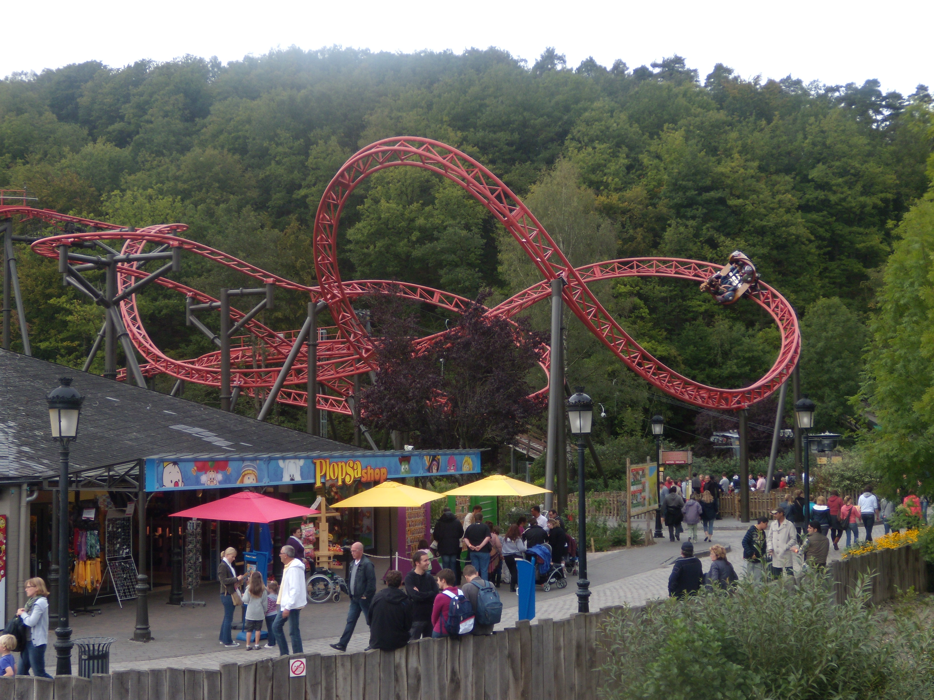 Montagnes russes Wickie The Ride à Plopsa Coo, Belgique.
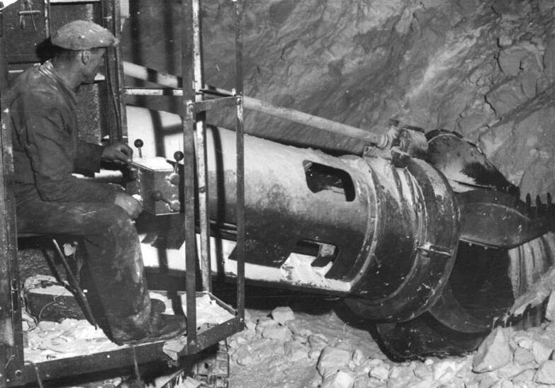 Bergarbeiter Kugelschaufler bedienend Volkswirtschaftsplan 1953: Bergbau wird weitgehend mechanisiert.UBz: Im Verlauf des Fünfjahrplans wird in der Deutschen Demokratischen Repubik der Bergbau weitgehend mechanisiert.Moderne Maschinen lösen die Handarbeit ab.Unser Bild zeigt einen neuen Kugelschaufler, der im Kaliwerk Sollstedt verwendet wird.Er fördert den Kali aus dem Schuppen auf ein Transportband, das ihn zur Weiterverarbeitung leitet.Zentralbild-Fiebig-859.A.V.Kno-Mi.Berlin W8 -30.12.52
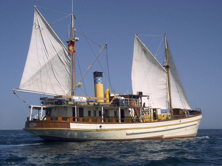 Hidria Segundo navegando con velas y motor
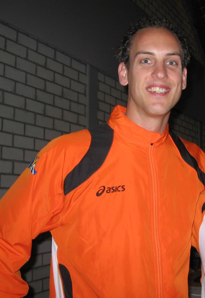 Nederlands korfbalspeler
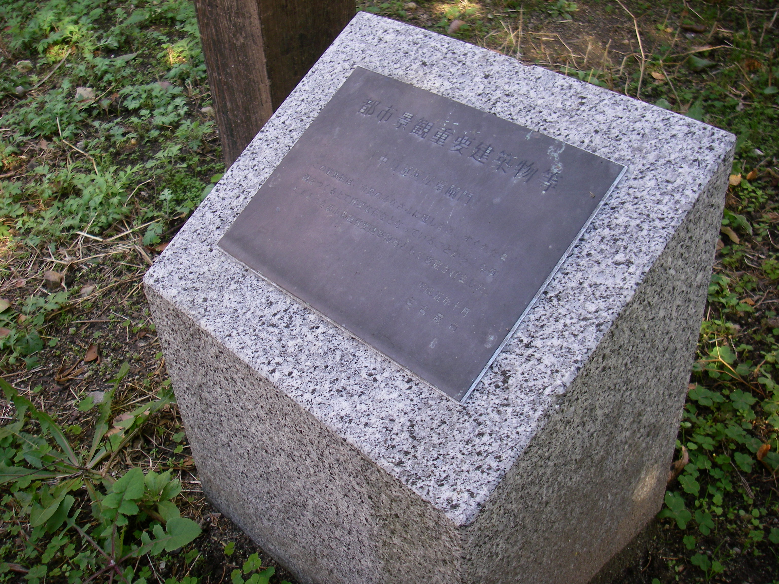 松重閘門（名古屋市中川区） 松重閘門公園内にある、名古屋市都市景観重要建築物等に指定されている旨を記した碑。

_TASK OBJECTIVE:_ Would you restate the listing word for word and leave every picture out?

_REPLY TO THE TASK:_
 Montagnes russes Wickie The Ride à Plopsa Coo, Belgique.
 Bergarbeiter Kugelschaufler bedienend Volkswirtschaftsplan 1953: Bergbau wird weitgehend mechanisiert.UBz: Im Verlauf des Fünfjahrplans wird in der Deutschen Demokratischen Repubik der Bergbau weitgehend mechanisiert.Moderne Maschinen lösen die Handarbeit ab.Unser Bild zeigt einen neuen Kugelschaufler, der im Kaliwerk Sollstedt verwendet wird.Er fördert den Kali aus dem Schuppen auf ein Transportband, das ihn zur Weiterverarbeitung leitet.Zentralbild-Fiebig-859.A.V.Kno-Mi.Berlin W8 -30.12.52
 Hidria Segundo navegando con velas y motor
 Nederlands korfbalspeler
 松重閘門（名古屋市中川区） 松重閘門公園内にある、名古屋市都市景観重要建築物等に指定されている旨を記した碑。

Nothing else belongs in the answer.